Though the unchanged US interest rate and favourable exit poll predictions cheered debt markets, the rate hike by Bank of England (BoE) played spoilsport. The yield on the 10-year benchmark closed the week at 5.12%.

It was an eventful week for the Indian bond market. Initially, the market sentiment was cautious ahead of the US Fed meeting. But with the US Fed keeping interest rates unchanged at 1 per cent, along with favourable exit poll predictions for the NDA, the markets got a big lift. However, this euphoria was short-lived following the rate hike by Bank of England and the rise in global oil prices. As a result, the yield on the 10-year benchmark (GOI 2014, 7.37%), after touching a low of 5.10 per cent on Thursday, rose to 5.12 per cent on Friday – down just a basis point over the week.

On Tuesday, the US Federal Open Market Committee (FOMC) kept the federal funds rate unchanged at the 46-year low of 1 per cent. However, the Fed added that the "policy accommodation can be removed at a pace that is likely to be measured", signaling a potential rise in interest rate in the upcoming meeting. The FOMC next meets on June-end. Since the rate hike was ruled out for now, Indian markets cheered.

The market sentiment was further buoyed by the exit poll predictions that there is a greater chance of the NDA government at the centre. These predictions were declared by various TV news channels after third phase of polling ended on April 5. The yield on the 10-year benchmark fell to 5.10 per cent on Thursday. Following this bullish sentiment and ample liquidity, the week's twin bond auction got good response in the market and both were oversubscribed. On Thursday, RBI auctioned a 24-year bond for Rs 3,000 crore and a 12-year floating rate bond for Rs 6,000 crore.

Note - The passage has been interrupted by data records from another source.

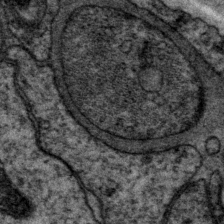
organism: P. pacificus
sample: Pharynx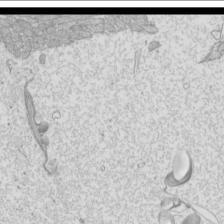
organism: Mouse
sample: Cilia; mouse epididymis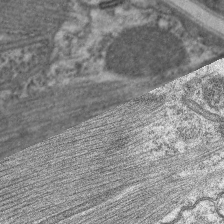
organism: C. elegans
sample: Pharynx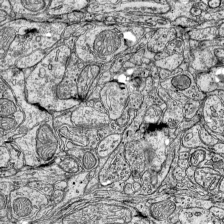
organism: Mouse
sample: Visual Cortex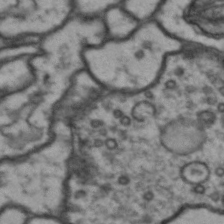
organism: Drosophila
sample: Brain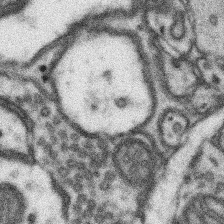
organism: Mouse
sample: Somatosensory cortex neuropil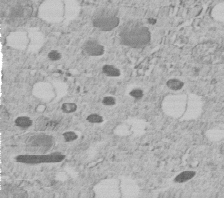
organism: C. elegans
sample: C. elegans embryo early stage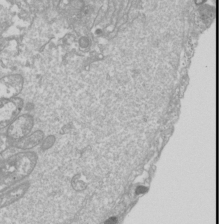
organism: Drosophila
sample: Cell division; meiosis; drosophila spermatocytes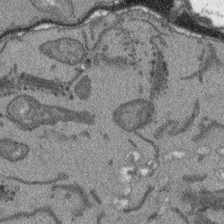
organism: Arabidopsis thaliana
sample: Root tip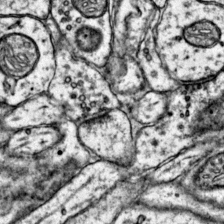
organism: Mouse
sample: Primary visual cortex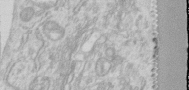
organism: Human
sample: Centriole in RPE cells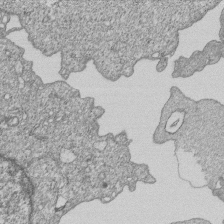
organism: Human
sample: MDA-MB-231 cells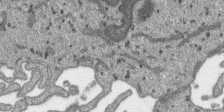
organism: Human
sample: Lung epithelial cells infected with SARS-CoV-2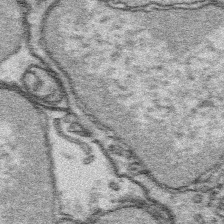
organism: Platynereis dumerilii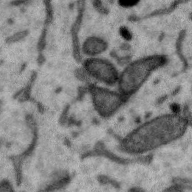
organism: Zebra finch
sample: Brain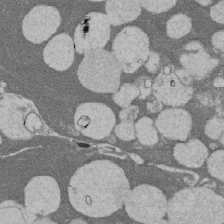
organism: Rat
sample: Salivary granule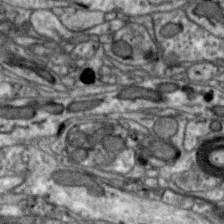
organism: Zebra finch
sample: Brain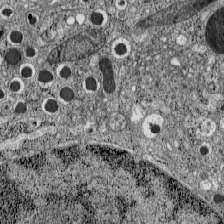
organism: C57BL Mouse
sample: Pancreatic islet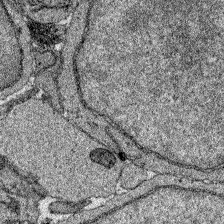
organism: Zebrafish
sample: Larval olfactory bulb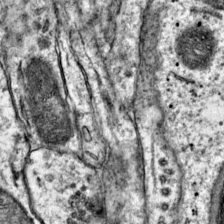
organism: Mouse
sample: Primary visual cortex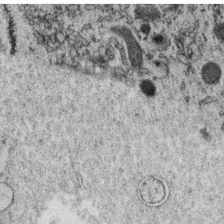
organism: C. elegans
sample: C. elegans oocyte; sperm cells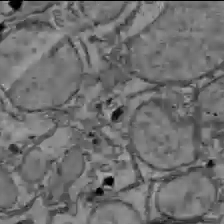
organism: C57BL Mouse
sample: Liver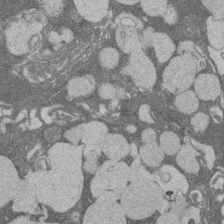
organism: Rat
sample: Salivary granule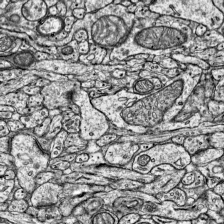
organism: Mouse
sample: Visual Cortex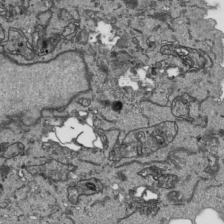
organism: Human
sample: Mitochondria in HCT116 cells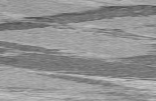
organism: C57BL Mouse
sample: Heart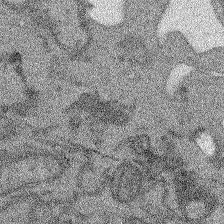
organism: Human
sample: HeLa cells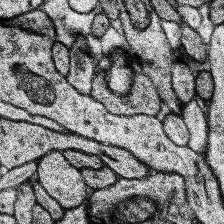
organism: Human
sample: Temporal Lobe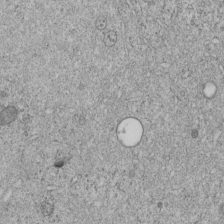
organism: C. elegans
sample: C. elegans embryo early stage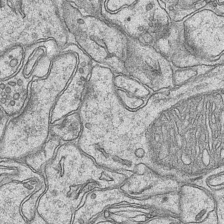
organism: Mouse
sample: CA1 Hippocampus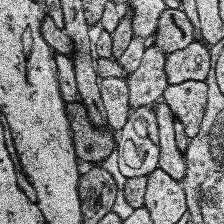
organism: Human
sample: Temporal Lobe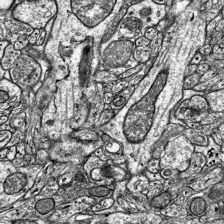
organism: Mouse
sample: Visual Cortex

Except for the auction day (Thursday), the liquidity in the market remained at the higher level over the week. This was amply reflected in the daily average subscription to RBI's 7-day repo of Rs 17,646 crore. And the total outstanding at the RBI repo window (both 7-day and 14-day repo combined) stood at a high of Rs 76,100 crore on Friday. The call rate too remained in the lower band of 4.00-4.25 per cent.

The shock came in the late hours on Thursday, when the Bank of England raised its key interest rate for the third time since November 2003 to 4.25 per cent. The rate hike in global markets may affect the foreign capital inflows in India, which has been the key factor for the rupee appreciation and the burgeoning domestic forex reserve. In the week ended April 30, India's forex reserves rose to $118.49 billion from $117.88 billion in the previous week.

The rupee, however, turned weaker for the fourth straight week. This week, the rupee lost 17 paise to close at Rs 44.68/$. Initially, it fell to Rs 44.68/$ due to the global appreciation of dollar ahead of the US Fed meeting. But as the US Fed didn't change the interest rate, the rupee made some gains.

Though inflation fell by 14 basis points to 4.26 per cent for the week ended April 24, it failed to provide any comfort to the Indian bond market due to the expected rise in domestic oil prices. Globally, the Brent crude has touched a 13-year high of $37.05 per barrel by Thursday, following some violence in Saudi Arabia last week.

In the coming week, there is only one auction of Rs 1,000 crore 365-day Treasury bill, which is expected to sail through comfortably following ample liquidity in the market. The real worry will be the movement in international oil prices. Any further rise from here could have a cascading effect on domestic oil prices, which may lead to rise in domestic inflation. A high inflation would then put more pressure on RBI to raise interest rates, thus affecting bond investors.